Decompiling to "something" (which might not be very readable) is possible, but it usually relies on some heuristics, recognizing code patterns that compilers generate and can be fooled into generating strange (possibly even incorrect) C code. In practice that means that a decompiler usually works OK for a certain compiler with certain (default) compile options, but, not so nice with others.
Having said that, decompilers do exist and you can try your luck with, say Snowman
Comments
As Srdjan has said, in general decompilation of a C (or C++) program is not possible. There is too much information lost during the compilation process. For example consider a declaration such as int x this is 'lost' as it does not directly produce any machine level instruction. The compiler needs this information to do type checking only.

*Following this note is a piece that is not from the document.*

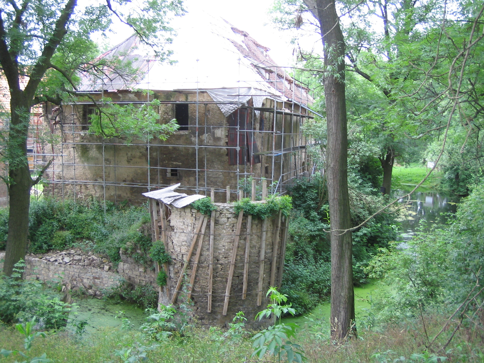 Turm der Wasserburg Ollendorf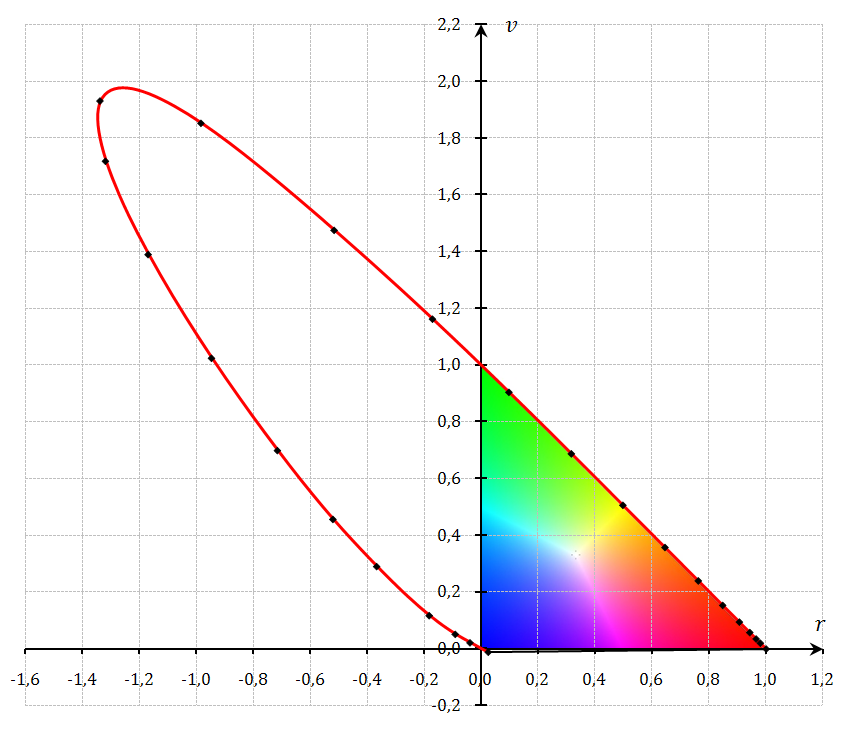 Diagramme de chromaticité pour le système CIE RVB

Now, however it is possible to disassembly which is taking the compiled executable back up a level to assembly language. However, interpretation of the assembly might (will ?) be difficult and certainly time consuming. There are several disassemblers available, if you have money IDA-Pro is probably the industry standard in disassemblers, and if you are doing this type work, well worth the several thousand dollars per license. There are a number of open source disassemblers available, google can find them.
Now, that being said there have been efforts to create a decompilers, IDA-Pro has one, and you can look at http://boomerang.sourceforge.net/ in addition to Snowman linked above.

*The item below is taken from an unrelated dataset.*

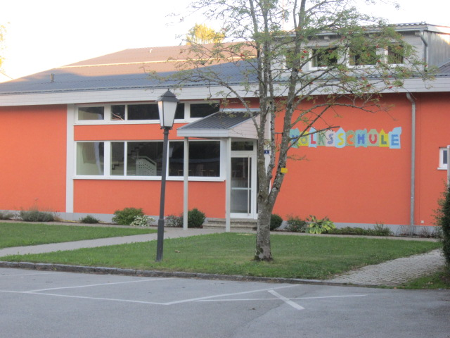 Facciata della scuola di Perwang

Lastly, other languages are more friendly towards decompilation then C or C++. For example a C# programs is decompilable with tools like dotPeek or ilSpy. Similarly with Java there are a number of tools that can convert Java bytecode back into Java source.
Comments
Please post a sample of the "compiled C code in text format."
Perhaps then it will be easier to see what you are trying to achieve.
Typically it is not practical to reverse engineer assembly language into C because much the human readable information in the form of Labels and variable names is permanently lost in the compilation process.